PROBLEM STATEMENT
Only the lines from the start of the entries through the line with "Autore: D.L. Descrizione: Lanciatori" should be returned, each exactly as it stands, and no pictures.

● ● ● ● ● ● ●

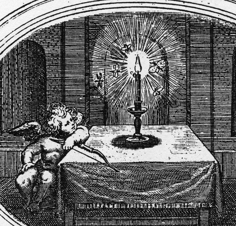 Amorum emblemata, 1608 - "Brevis et damnosa voluptas" - Emblem Book
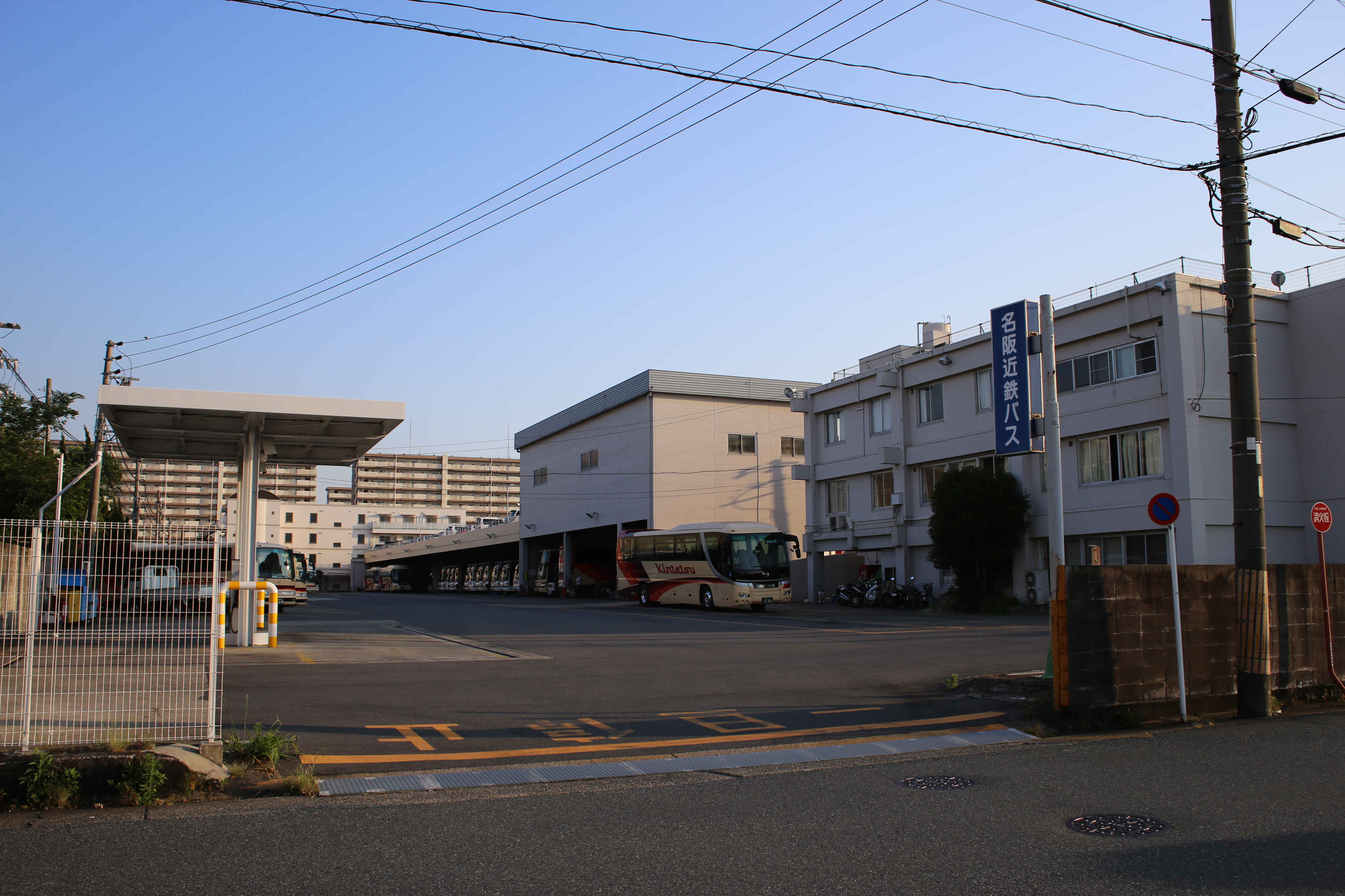 名古屋市中川区昭明町の名阪近鉄バス名古屋営業所を北側公道東側より撮影
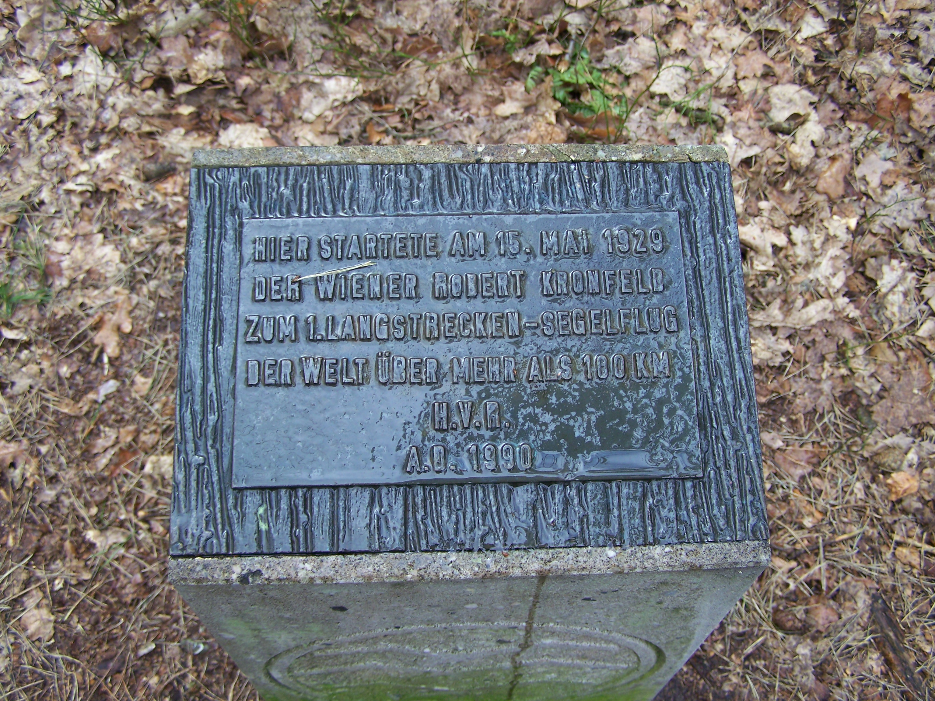 Gedenkstein 1.Segelflug über 100km am Bergeshöveder Berg
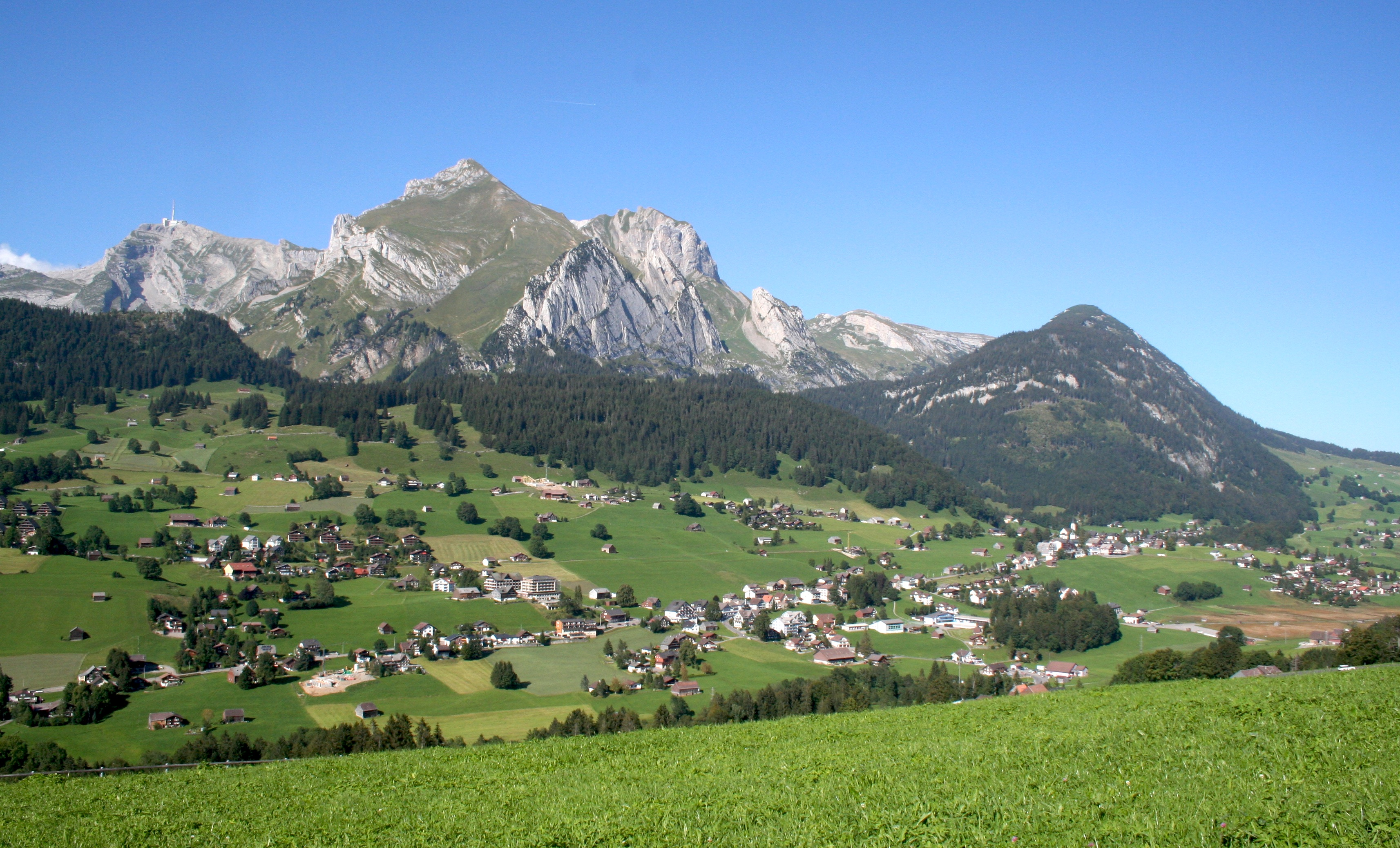 Wildhaus SG
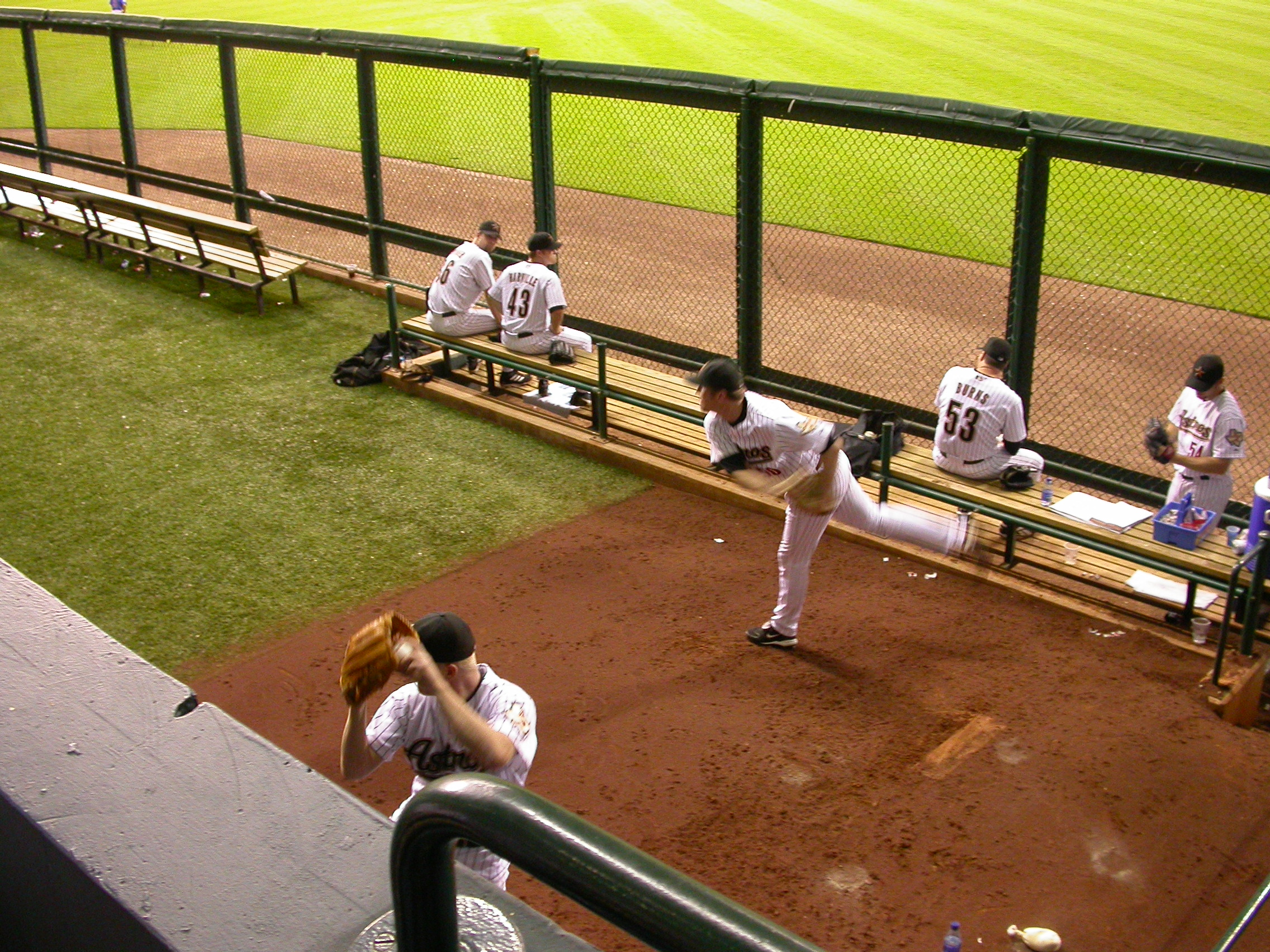 Autore: D.L. Descrizione: Lanciatori degli Houston Astros si riscaldano nel bullpen Origine: Flickr URL
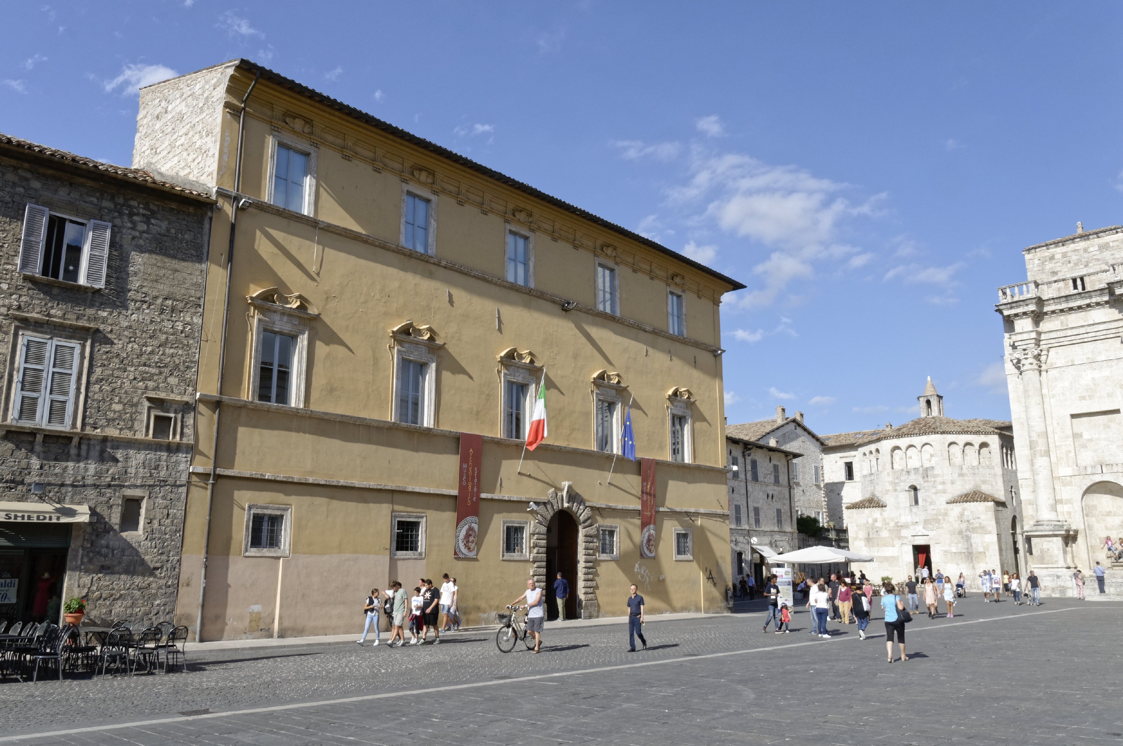 Ascoli Piceno 2015 Dieses Foto entstand in Zusammenarbeit mit Stadtbesichtigungen.de Die Seiten Stadtbesichtigungen.de, der dazugehörige Reise Blog sowie die Facebookseite: Stadtbesichtigungen Rom dürfen dieses Bild für Ihre Veröffentlichungen ohne den Hinweis auf Wikipedia, Commons bzw der Lizenz verwenden. Die Verantwortlichen habe von mir (Ra Boe) die Originaldaten zur freien Verfügung übermittelt bekommen.

● ● ● ● ● ● ●

RESULT OF THIS TASK
 Amorum emblemata, 1608 - "Brevis et damnosa voluptas" - Emblem Book
 名古屋市中川区昭明町の名阪近鉄バス名古屋営業所を北側公道東側より撮影
 Gedenkstein 1.Segelflug über 100km am Bergeshöveder Berg
 Wildhaus SG
 Autore: D.L. Descrizione: Lanciatori degli Houston Astros si riscaldano nel bullpen Origine: Flickr URL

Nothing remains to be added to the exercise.